Scene Text OCR: GOT's efficacy extends to natural image OCR, where it achieves higher precision, recall, and overall accuracy compared to competing models.
Formatted Document OCR: The dynamic resolution approach significantly enhances its ability to interpret and reproduce complex documents, including tables and formulas with higher fidelity.
Fine-grained OCR: GOT's capability to recognize text within specified regions, guided by coordinates or colors, is validated with robust performance metrics against established benchmarks.
General OCR Tasks: The model exhibits competence in handling unconventional OCR applications such as sheet music and geometric shapes, further broadening its practical utility.
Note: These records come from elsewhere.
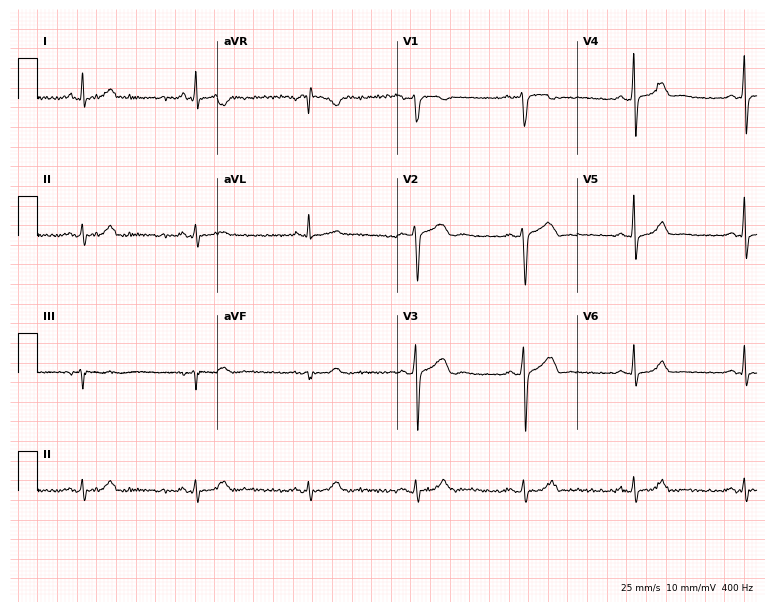
12-lead ECG (7.3-second recording at 400 Hz) from a male, 42 years old. Screened for six findings — first-degree AV block, right bundle branch block, left bundle branch block, sinus bradycardia, atrial fibrillation, sinus tachycardia — none is recorded.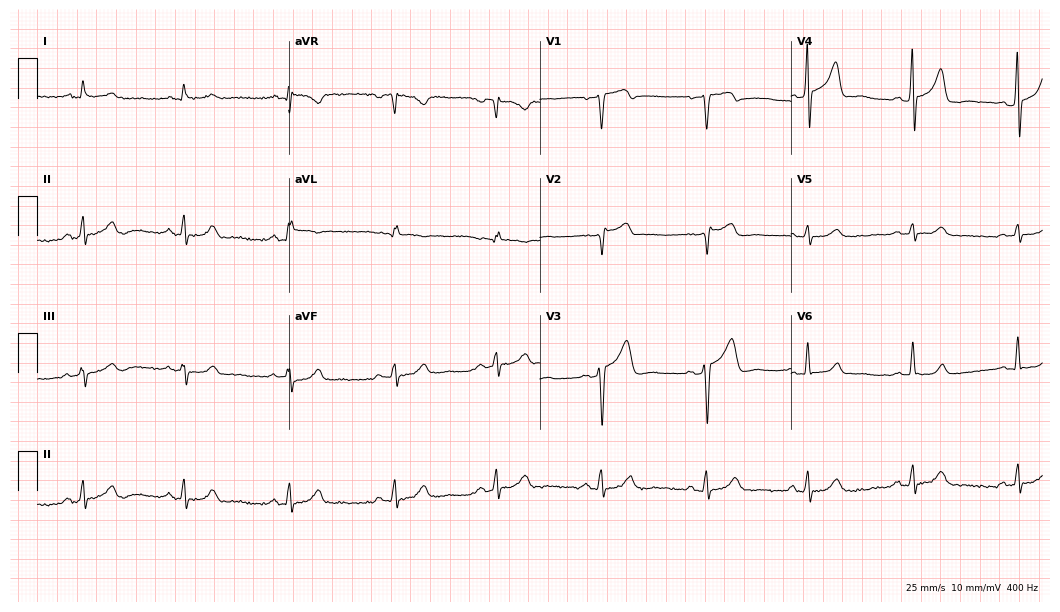
12-lead ECG from a 64-year-old man. No first-degree AV block, right bundle branch block (RBBB), left bundle branch block (LBBB), sinus bradycardia, atrial fibrillation (AF) or sinus tachycardia recorded for this tracing. Only these six findings were labelled.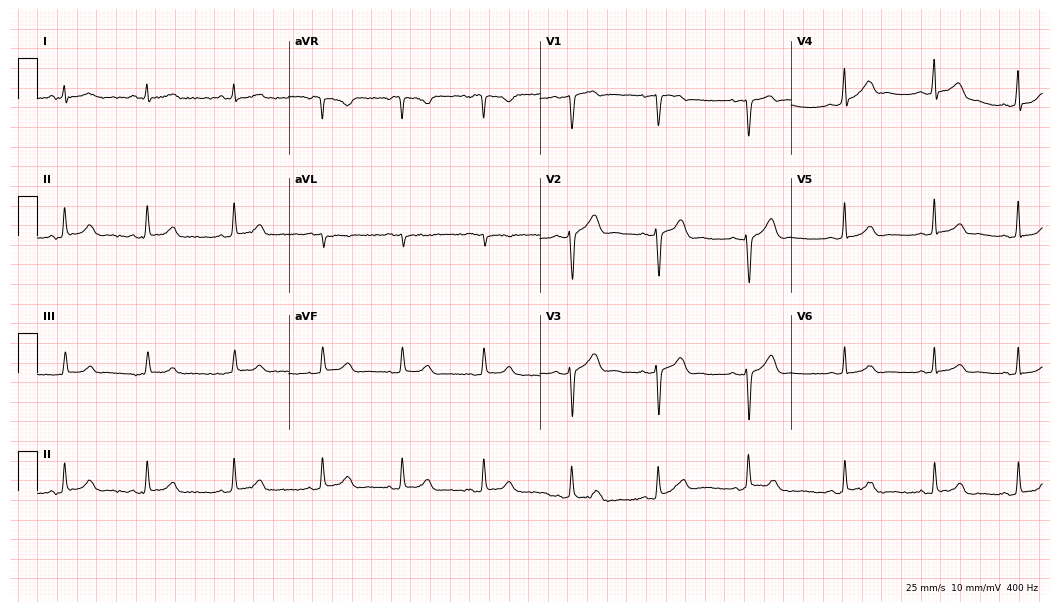
Standard 12-lead ECG recorded from a 21-year-old female. Read as a normal ECG.

Implications and Future Directions

The research introduces a major shift toward a unified OCR model that not only addresses the deficiencies of OCR-1.0 systems but also integrates advanced features typically associated with LVLMs, maintaining a reasonable computational footprint. This generalized OCR-2.0 approach signifies a substantial step forward in democratizing access to intelligent character recognition across diverse domains, from scientific publications to data visualization tools.

Future developments could further enhance the model's robustness and applicability, including support for more languages and the inclusion of more complex artificial signals. The continued evolution of synthetic data generation and the refinement of training strategies may drive further advancements in OCR technology, potentially converging toward an all-encompassing model capable of seamless text and structural element recognition.

In conclusion, the proposed GOT model represents a key innovation in OCR, promising improvements in efficiency, versatility, and accuracy, thus facilitating enhanced document analysis and text recognition capabilities across a broad spectrum of applications.